Exercise instructions:
Let your answer be the line containing "0.005 | 0.03 |" and every line below it to the end of the records, copied exactly.
- - - - - - -
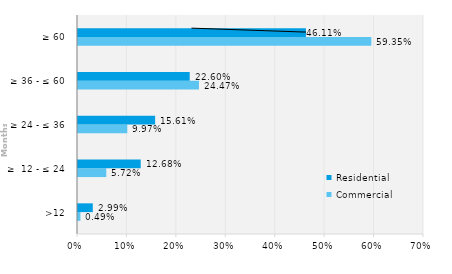
| Category | Commercial | Residential |
|---|---|---|
| >12 | 0.005 | 0.03 |
| ≥  12 - ≤ 24 | 0.057 | 0.127 |
| ≥ 24 - ≤ 36 | 0.1 | 0.156 |
| ≥ 36 - ≤ 60 | 0.245 | 0.226 |
| ≥ 60 | 0.593 | 0.461 |
- - - - - - -
Exercise response:
| >12 | 0.005 | 0.03 |
| ≥  12 - ≤ 24 | 0.057 | 0.127 |
| ≥ 24 - ≤ 36 | 0.1 | 0.156 |
| ≥ 36 - ≤ 60 | 0.245 | 0.226 |
| ≥ 60 | 0.593 | 0.461 |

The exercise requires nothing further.